The reason why I scratch my head is that I can't figure out why there isn't a better way. We charge the battery as a pack and when cells reach the maximum voltage we start pumping the current going to that cell through a load, typically a resistive shunt, that it wastes that current as heat.

What I can't figure out is why there isn't something that I can find, which doesn't seem to be out there, that will trip a relay and disconnect/bypass that cell that reaches its max voltage and then drop the total max charging voltage of the charger to match the remaining number of cells being charged, stepping down until each cell reaches their max voltage, or at least for the top half or quarter of the cells or so, which by that time the rest shouldn't be far behind if they were balanced well initially. ...then come back charging all the cells with a lower current charge but now limiting to the level of total current needed to maintain the max charge voltage set based on the highest voltage cell in the pack. Once the finishing charge amperage is reached, then have the relays bypass each cell or at least half of them and then terminate charging as at this time they should all be charged within a few percentage points of SOC. ...or if you were really picky it could somehow step down until all cells reach the termination point or shunt them at this low amperage point to make them all completely equal, which I think they would be close enough as it is anyway so it shouldn't need to be that complicated. With a method like this I don't see the need for shunts, there isn't any wasted power through the use of a shunt and less of a chance of having the shunts get too hot, especially with a higher amperage charge and this method seems like it would be the best out there if it exists.
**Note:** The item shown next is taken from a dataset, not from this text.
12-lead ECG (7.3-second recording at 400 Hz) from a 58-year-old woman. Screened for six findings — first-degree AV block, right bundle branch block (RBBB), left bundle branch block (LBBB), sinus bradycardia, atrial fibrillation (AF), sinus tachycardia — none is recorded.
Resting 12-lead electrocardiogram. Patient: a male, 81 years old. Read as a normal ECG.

If not a relay, then something else that could pass the excess current from the highest voltage cells to the lowest voltage cells which would also balance the pack, basically shunting the cells to match voltage instead of out into a resistor, some sort of controlled MOSFET setup or something perhaps. It just seems that relays might be easier and cheaper way of doing this but maybe not.
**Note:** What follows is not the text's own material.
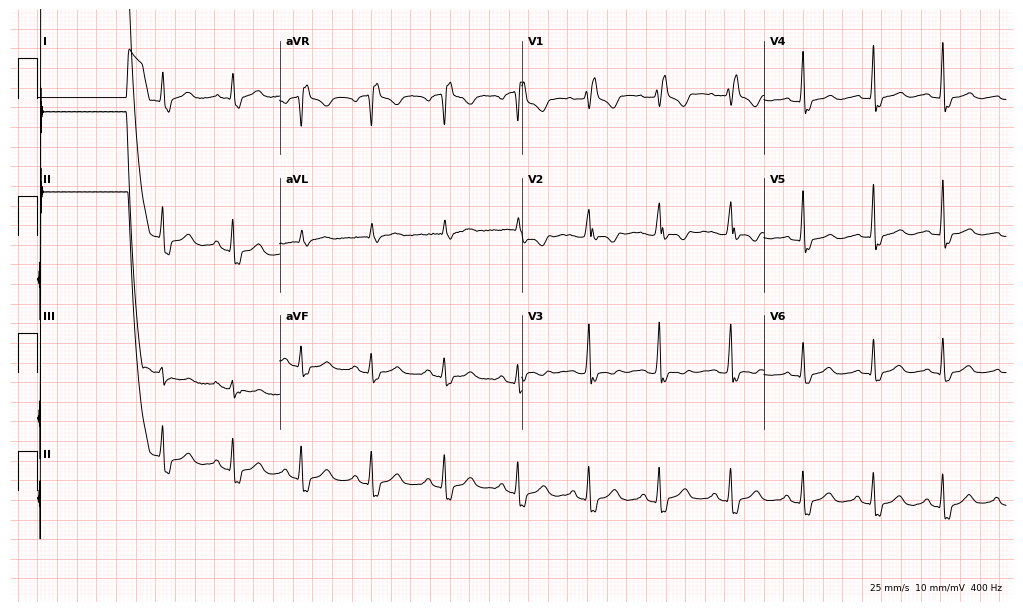
Electrocardiogram, a female, 37 years old. Interpretation includes right bundle branch block.

Is there a charger or BMS out there that operates like this? When I read literature from Tesla and GM and see the testing videos from GM, it seems like they have a system to bypass cells during charge and discharge if they go out of range, maybe I'm wrong but it reads and looks as if they do.

...am I missing a critical detail that prevents something like this from being created. It seems that most people who want to do something similar to this seems to think that individual chargers for each cell would be best but I don't think it would be neccessary. When I look at lower voltage packs with less than 40 cells with cells that hold 200Ah it seems like this would be better than shunting out until they match due to the larger size of the cell it seems there could be more waste or danger especially if we charge something like this with a charger that runs off of 220 volts at 30 or so that could possibly be pumping in around 50+ amps or so into each cell for a 0.25C charge. As far as an efficiency standpoint it seems to make sense to have something like it. Is this possible?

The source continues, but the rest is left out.